Based on the findings from large cohort of NBD patients, we can infer that NBD shows male predominance, mean time of onset of 6–8 years after BD onset, parenchymal involvement predominance, brainstem and cerebral white mater as the most common affected areas, acute attacks and relapsing–remitting as the predominant pattern with favourable prognosis in npNBD as compared to cp NBD. The literature of NBD is very limited from India with few anecdotal case reports. We reviewed our patients who were diagnosed as NBD and studied the clinical, radiological, treatment profile and outcome. As compared to above studies, we found similar age at onset, equal gender distribution, parenchymal NBD and pyramidal symptoms predominance, CSF abnormalities, HLA B51 and pathergy test positivity. However, thalamus involvement was seen in all patients followed by pons, subcortical white matter unlike in above studies wherein the brainstem and cerebral white mater involvement is predominant. Poor prognosis was seen in cp NBD in our cohort as demonstrated in other studies.

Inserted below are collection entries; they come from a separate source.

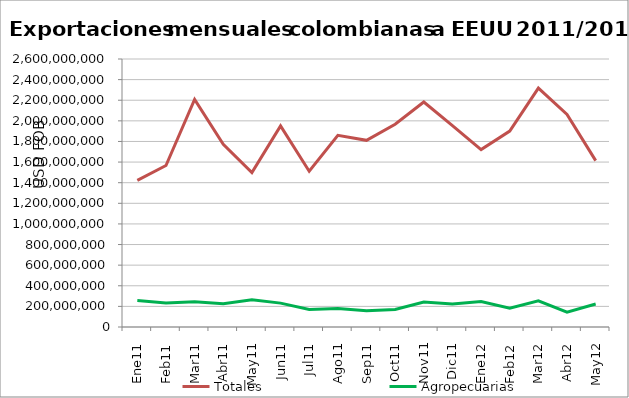
| Category | Totales | Agropecuarias |
|---|---|---|
| 0 | 1422869192.52 | 256180470.17 |
| 1 | 1566744360.17 | 233189681.18 |
| 2 | 2207767535.79 | 244321606.58 |
| 3 | 1773118545.67 | 225477927.43 |
| 4 | 1498229855.71 | 264187784.63 |
| 5 | 1950773026.17 | 231663062.61 |
| 6 | 1511522523.59 | 169591096.89 |
| 7 | 1859923312.34 | 178631875.67 |
| 8 | 1811093819.32 | 158081550.71 |
| 9 | 1967245618.76 | 170621883.67 |
| 10 | 2182797771.81 | 241809614.6 |
| 11 | 1953129121.89 | 223828787.67 |
| 12 | 1721406747.83 | 247361557.1 |
| 13 | 1900796801.76 | 181291200.56 |
| 14 | 2318081643.6 | 253642509.44 |
| 15 | 2062814784.57 | 144426072.74 |
| 16 | 1613706204.53 | 222871440.51 |
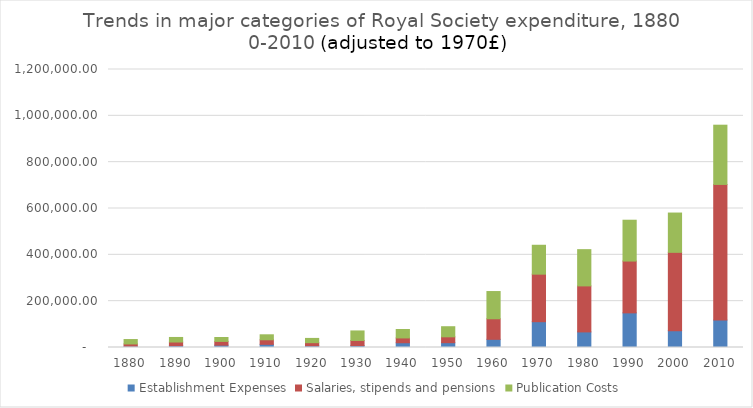
| Category | Establishment Expenses | Salaries, stipends and pensions | Publication Costs |
|---|---|---|---|
| 1880.0 | 5538.527 | 9784.496 | 19053.128 |
| 1890.0 | 7857.35 | 15765.288 | 19727.339 |
| 1900.0 | 10081.134 | 16257.052 | 16923.943 |
| 1910.0 | 13595.119 | 19735.229 | 21511.716 |
| 1920.0 | 7467.503 | 13337.54 | 18422.628 |
| 1930.0 | 8218.156 | 22198.11 | 41073.473 |
| 1940.0 | 20539.363 | 20713.625 | 36468.848 |
| 1950.0 | 20794.609 | 25249.021 | 43668.869 |
| 1960.0 | 35323.342 | 88675.993 | 117573.211 |
| 1970.0 | 111334 | 205196 | 124783 |
| 1980.0 | 67237.393 | 198660.168 | 156484.266 |
| 1990.0 | 149471.614 | 223667.249 | 176266.775 |
| 2000.0 | 72644.59 | 338085.266 | 169651.696 |
| 2010.0 | 118183.648 | 585690.392 | 255736.045 |
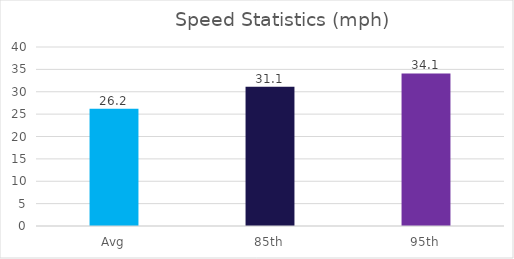
| Category | Series 0 |
|---|---|
| Avg | 26.2 |
| 85th | 31.1 |
| 95th | 34.1 |
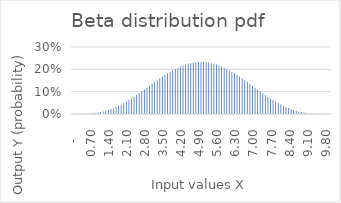
| Category | y-pdf |
|---|---|
| 0.0 | 0 |
| 0.1 | 0 |
| 0.2 | 0 |
| 0.30000000000000004 | 0 |
| 0.4 | 0 |
| 0.5 | 0.001 |
| 0.6 | 0.001 |
| 0.7 | 0.002 |
| 0.7999999999999999 | 0.003 |
| 0.8999999999999999 | 0.005 |
| 0.9999999999999999 | 0.007 |
| 1.0999999999999999 | 0.009 |
| 1.2 | 0.011 |
| 1.3 | 0.014 |
| 1.4000000000000001 | 0.018 |
| 1.5000000000000002 | 0.022 |
| 1.6000000000000003 | 0.027 |
| 1.7000000000000004 | 0.031 |
| 1.8000000000000005 | 0.037 |
| 1.9000000000000006 | 0.043 |
| 2.0000000000000004 | 0.049 |
| 2.1000000000000005 | 0.055 |
| 2.2000000000000006 | 0.062 |
| 2.3000000000000007 | 0.07 |
| 2.400000000000001 | 0.077 |
| 2.500000000000001 | 0.085 |
| 2.600000000000001 | 0.093 |
| 2.700000000000001 | 0.101 |
| 2.800000000000001 | 0.11 |
| 2.9000000000000012 | 0.118 |
| 3.0000000000000013 | 0.126 |
| 3.1000000000000014 | 0.135 |
| 3.2000000000000015 | 0.143 |
| 3.3000000000000016 | 0.151 |
| 3.4000000000000017 | 0.16 |
| 3.5000000000000018 | 0.167 |
| 3.600000000000002 | 0.175 |
| 3.700000000000002 | 0.182 |
| 3.800000000000002 | 0.189 |
| 3.900000000000002 | 0.196 |
| 4.000000000000002 | 0.202 |
| 4.100000000000001 | 0.207 |
| 4.200000000000001 | 0.213 |
| 4.300000000000001 | 0.217 |
| 4.4 | 0.221 |
| 4.5 | 0.225 |
| 4.6 | 0.228 |
| 4.699999999999999 | 0.23 |
| 4.799999999999999 | 0.232 |
| 4.899999999999999 | 0.232 |
| 4.999999999999998 | 0.233 |
| 5.099999999999998 | 0.232 |
| 5.1999999999999975 | 0.232 |
| 5.299999999999997 | 0.23 |
| 5.399999999999997 | 0.228 |
| 5.4999999999999964 | 0.225 |
| 5.599999999999996 | 0.221 |
| 5.699999999999996 | 0.217 |
| 5.799999999999995 | 0.213 |
| 5.899999999999995 | 0.207 |
| 5.999999999999995 | 0.202 |
| 6.099999999999994 | 0.196 |
| 6.199999999999994 | 0.189 |
| 6.299999999999994 | 0.182 |
| 6.399999999999993 | 0.175 |
| 6.499999999999993 | 0.167 |
| 6.5999999999999925 | 0.16 |
| 6.699999999999992 | 0.151 |
| 6.799999999999992 | 0.143 |
| 6.8999999999999915 | 0.135 |
| 6.999999999999991 | 0.126 |
| 7.099999999999991 | 0.118 |
| 7.19999999999999 | 0.11 |
| 7.29999999999999 | 0.101 |
| 7.39999999999999 | 0.093 |
| 7.499999999999989 | 0.085 |
| 7.599999999999989 | 0.077 |
| 7.699999999999989 | 0.07 |
| 7.799999999999988 | 0.062 |
| 7.899999999999988 | 0.055 |
| 7.999999999999988 | 0.049 |
| 8.099999999999987 | 0.043 |
| 8.199999999999987 | 0.037 |
| 8.299999999999986 | 0.031 |
| 8.399999999999986 | 0.027 |
| 8.499999999999986 | 0.022 |
| 8.599999999999985 | 0.018 |
| 8.699999999999985 | 0.014 |
| 8.799999999999985 | 0.011 |
| 8.899999999999984 | 0.009 |
| 8.999999999999984 | 0.007 |
| 9.099999999999984 | 0.005 |
| 9.199999999999983 | 0.003 |
| 9.299999999999983 | 0.002 |
| 9.399999999999983 | 0.001 |
| 9.499999999999982 | 0.001 |
| 9.599999999999982 | 0 |
| 9.699999999999982 | 0 |
| 9.799999999999981 | 0 |
| 9.89999999999998 | 0 |
| 9.99999999999998 | 0 |

The management of neuro-Behçet's disease includes treatment of acute attacks and prevention of relapses. The treatment of acute attacks is achieved by high-dose intravenous corticosteroids followed by maintenance treatment with oral steroids for 6–12 months depending on the type and severity of the neurological involvement. Immunosuppressants are used to prevent relapses. Oral immunosuppressants such as azathioprine and mycophenolate are the most commonly used. Patients who are refractory or who cannot tolerate these medications can be managed by cyclophosphamide, interferon alpha, or anti-TNF-α monoclonal antibodies such as infliximab, etanercept, and adalimumab [19,20,21]. All our patients received high-dose intravenous corticosteroids and 3 patients cyclophosphamide for acute attack. Patients requiring cyclophosphamide had poor outcome. The proinflammatory cytokines IL-6 and IL-8 are reported to be elevated in the acute and chronic progressive NBD with significant decrease following initiation of treatment and levels of IL-17, IL-21 has also been found to be increased in NBD [22, 23].
The strength of the study is the detailed description of patients with NBD from India wherein the prevalence and index of clinical suspicion is low. The limitation of this study was very small sample size of 12 patients, non-representation of npNBD, lack of detailed medical evaluation for systemic BD and short follow-up. NBD as etiology of dural sinus thrombosis in Indian sub-continent is very rare and NBD is not considered as a cause for dural sinus thrombosis in routine clinical practice. Hence, there was non-representation of npNBD in our cohort.